Without our usual pathways to peace, we looked for whatever we could use to cope. Not all of the things we found were healthy choices.
Clark noted 2020’s alcohol sales rose well beyond the norm; that showed up in a big way during the great, short-lived Denver prohibition of March 23 when people thought liquor stores would close and lined up for hours to stock up.
Weird circumstances: check. Weird responses: check. That’ll hit your gut in a new way.
But we also found plenty of healthy ways to deal. We gardened, we baked. We binged Tiger King. We became runners and knitters.
We were isolated, but we also had lots of ways to communicate – and we discovered that so many of us were turning to similar tactics to feel sane. That, I think, contributed to the oddness of the moment.
I’ll never forget a comic a friend of mine sent me. It depicted a few scraggly people on a life raft, lost at sea, and one of them says something like: “I’m working on my novel!”

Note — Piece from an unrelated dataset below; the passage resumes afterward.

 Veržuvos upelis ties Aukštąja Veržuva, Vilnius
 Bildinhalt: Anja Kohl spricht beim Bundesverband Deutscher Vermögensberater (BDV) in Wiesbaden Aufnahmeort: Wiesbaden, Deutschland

Beyond the obvious pressure sources, Clark said each of us affected each other as we sought to make sense of it all. We radiate emotion.
“We’re actually very much more interconnected than we even might be aware of. When you’re well-being is good, you have a ripple effect on the people around you,” he said. “It actually improves the well-being of people around us. Now go the opposite direction.”
Clark said researchers have determined that negative emotion generally creates smaller ripples than positive feelings. Still, the pandemic’s unique global and isolating nature reverberated in a unique way. Our connections, be they online or spaced out during parking lot picnics, changed us further.
Clark also said new ways of radiating emotion had very specific downsides. It was too easy to become siloed in to self-selected channels, especially in the context of social media. Our fractured communities were more prone to become echo chambers, where conspiracy theories and ill will could fester. It didn’t help that we, as a society, were moving through stages of grief.
“Denial, anger, bargaining,” he said. “We would see that kind of language in how people talked to each other every day.”
Here’s the thing: I hope there’s some way to actually preserve that pit-of-the-stomach sensation that I still get when I think about 2020. I want us to remember how “unprecedented” everything felt (try to tally how often you heard that word used).
On one hand, those early months of lockdowns and uncertainty represent a rare moment of bizarre camaraderie that, I think, deserves preservation. On the other, it might help us down the line.
There are some reflections on the 1918 flu pandemic that call the catastrophe a “forgotten” era, a moment of medical chaos that was largely lost to time until we faced something similar again. I read a few articles that pinned an ensuing global war on the event’s omission from our collective history. Another said there just weren’t enough stories told about individual families struggling during that time.
I hope these kinds of events don’t become more frequent, though there’s some concern they will. But if humans wait another century to experience this again, I want the meantime generations to have some sliver of understanding of what we went through together. It could be a historical oddity. Then again, maybe that recognition will force them to be better prepared than we were. Maybe that future society won’t freak out and buy all of the world’s toilet paper at once?
And there’s one more thing: Clark said we could be in danger of suppressing the last two years. It could be a harmful reaction that he and other mental health experts are working to deal with one patient at a time. COVID-19 impacted each of us differently, but his advice is the same to anyone still trying to push their feelings about it into the shadows.
“Confront it, and confront it head on, and allow yourself to really, deeply experience what you experienced,” he told me. “Re-understand it, in a way that helps.”